13 Untuk dapat menjadi “bawahan” dalam kaitannya dengan tanggung jawab komando, para pelaku harus dapat ditunjukkan berada dalam “kendali efektif.” Untuk menetapkan adanya “kendali efektif,” bukti harus menunjukkan bahwa komandannya pada kenyataan memiliki kuasa de facto (bukan de jure) “untuk mencegah atau menghukum” para pelaku.

Proses Penyelidikan

Seperti dijelaskan dalam Laporannya, proses penyelidikan KPP HAM dimulai dengan mengumpulkan informasi sekunder dan tersier dari media cetak dan elektronik serta laporan-laporan yang dikeluarkan berbagai institusi, organisasi dan individu mengenai pelanggaran HAM dalam periode Januari-Oktober 1999. Informasi

tersebut dianalisis dan diverifikasi melalui penyelidikan KPP HAM sendiri, mencakup pemeriksaan bukti fisik, dokumenter dan forensik, penggalian kuburan massal,

kunjungan ke TKP, wawancara dan pengambilan pernyataan.

Dalam periode mandatnya yang singkat, KPP HAM berhasil melakukan sembilan penyelidikan lapangan di Timor Timur. Tiga di antaranya melibatkan penggalian kuburan di Nusa Tenggara Timur untuk menggali jenazah korban-korban dugaan pembunuhan massal di Suai, Covalima. KPP HAM juga mengambil keterangan langsung 123 saksi, di Dili, Suai, Liquiça, Maliana, Maubara, Kupang, Atambua dan Jakarta. Saksi-saksi ini mencakup korban, pejabat sipil, perwira militer, anggota dan pemimpin milisi pro-integrasi. KPP HAM juga mengumpulkan bukti luas dalam bentuk dokumen, keputusan-keputusan institusi sipil dan militer, transkrip percakapan radio, liputan media massa atas berbagai kejadian, serta laporan-laporan dari institusi lainnya. Selain Laporannya, KPP HAM juga mengumpulkan seluruh bukti dan keterangan saksi menjadi berbagai database dokumenter sebagai lampiran guna mendukung laporannya. Database ini cukup besar dan mencakup banyak kumpulan bukti fisik dan sebuah indeks dokumen yang mengandung lebih dari 1000 entri. Sumber-sumber bukti tersebut menjadi dasar bagi analisis dan kesimpulan KPP HAM.

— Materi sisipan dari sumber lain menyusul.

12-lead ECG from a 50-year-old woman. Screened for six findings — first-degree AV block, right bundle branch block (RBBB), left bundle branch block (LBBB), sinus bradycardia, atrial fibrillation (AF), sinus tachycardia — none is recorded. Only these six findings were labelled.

Temuan Mengenai Pelanggaran HAM Berat dalam Bentuk Kejahatan Terhadap Kemanusiaan

KPP HAM menyimpulkan bahwa kejahatan terhadap kemanusiaan telah terjadi di Timor Timur pada tahun 1999. Kesimpulan ini didasarkan pada temuan

mengenai pola-pola spesifik dalam berbagai kejadian kekerasan yang diperiksa oleh Komisi. Pola-pola tersebut melibatkan identitas pelaku dan korban, sifat sistematis metode dukungan dan perbuatan tindak kejahatan, cakupan geografis yang luas dan rentang waktu yang lama dari kekerasan, serta jumlah korban kekerasan. KPP HAM menganalisis kejadian-kejadian baik sebelum maupun sesudah Jajak Pendapat mengklasifikasinya dengan mengidentifikasi bentuk-bentuk kejahatan tertentu: 1. Pembunuhan

KPP HAM berkesimpulan bahwa pembunuhan dan percobaan pembunuhan telah terjadi. Mereka juga berkesimpulan bahwa pembunuhan-pembunuhan tersebut didasarkan pada motivasi politik atau dasar diskriminatif lainnya, dan pembunuhan-pembunuhan ini terjadi di luar hukum. Dalam beberapa kasus yang mereka selidiki, pembunuhan terjadi di rumah penduduk sipil, gereja, lokasi pengungsian, serta di markas militer dan kantor polisi. Sebagai contoh untuk kategori terakhir ini adalah kesimpulan mereka bahwa sebuah pembunuhan telah terjadi di Markas Kodim di Lautém pada tanggal 11 September 1999. KPP HAM menemukan bahwa para korban pada awalnya ditahan oleh milisi Tim Alfa tanggal 7 September 1999 dan dibawa ke markas tersebut karena mereka dicurigai sebagai pro-kemerdekaan.